Para completar el efecto, por si fuera necesario, er fransé cuenta con un arma definitiva: se comporta como en una película medieval con cualquier mujer. Es decir, sólo habla con ellas más de lo necesario para pedirles que traigan el café o que les rían alguna gracia si tiene un interés sexual. Y una vez iniciada la conversación, ésta versará exclusivamente sobre los méritos del tipo en cuestión y de Francia y los franceses, añadiendo un toque de condescendiente muestra de aprecio por la dama, en plan “nena, sé que me deseas y estaría dispuesto a que disfrutaras de mi compañía un poco más”. No es sorprendente, con estas tácticas, que las españolas consideren a los franceses acabados seductores y que, en justa correspondencia, los franceses consideren a las españolas, como se dijo, seres con un nulo interés más allá del sexual. Imaginen, con todo, lo sencillo que es para una española ligarse a un elemento de estos. Sólo tienen que fingir un enorme interés por sus gestas. Incluso, a veces, ni siquiera será preciso fingirlo.

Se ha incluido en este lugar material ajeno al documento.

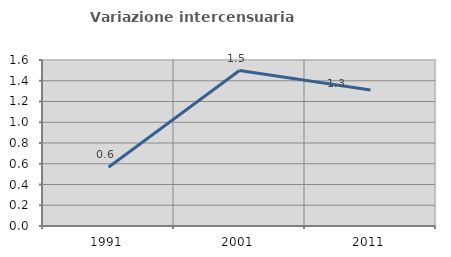
| Category | Variazione intercensuaria annua |
|---|---|
| 1991.0 | 0.566 |
| 2001.0 | 1.498 |
| 2011.0 | 1.311 |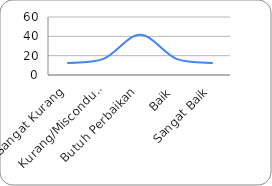
| Category | Pola Distribusi |
|---|---|
| Sangat Kurang | 12.5 |
| Kurang/Misconduct | 16.667 |
| Butuh Perbaikan | 41.667 |
| Baik | 16.667 |
| Sangat Baik | 12.5 |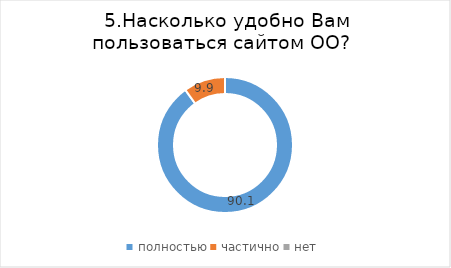
| Category | Series 0 |
|---|---|
| полностью | 90.071 |
| частично | 9.929 |
| нет | 0 |

Obviamente, los efectos de tan medieval sistema de apareamiento de la fauna se reflejan también en las francesas, educadas en no hablar con hombres excepto si aceptan entrar en el juego sexual. No puede decirse que el código de señales de cortejo esté muy evolucionado en comparación con los movimientos de abanico que toda española realiza en parecidas lides: si hablo contigo significa que estaría dispuesta a irme a la cama; eso sí, siempre y cuando hagas suficiente paripé. Mientras algo de esta índole se materializa, las francesas suelen esperar a que los machos las aborden a la antigua usanza empleando un sistema igualmente evolucionado: ponerse a tiro. Para lo cual desarrollan técnicas diversas de exposición: se van en solitario a cafeterías o bancos a leer o poner al día la agenda y cosas así. Se tiran allí unas horitas hasta que algún hombre que juzguen aceptable les entra con alguna gracia pseudo-intelectual y luego viene ya todo rodado. Sorprendentemente, a pesar de pasar tanto tiempo en cafeterías, las mujeres francesas están extremadamente delgadas. Como en todo han de ser los más mejores, son los franceses quienes han llevado al extremo la moda de la anorexia femenina. Para los españoles esto es normalmente considerado una excelente noticia, por mucho que abunde en la inexpresividad facial ya de por sí propia de la raza franca.
A efectos del primer objetivo de todo español que visita Francia, paradójicamente, la búsqueda de sexo moderno es difícil de satisfacer. Una vez conocida Francia el mito se derrumba y, aunque precedidos por nuestra fama, españoles y españolas podemos ligar es una lamentable constatación descubrir que, si en Portugal habríamos tenido que recurrir a técnicas de principios del siglo XX, en Francia directamente hemos aparecido en la Corte de Versalles.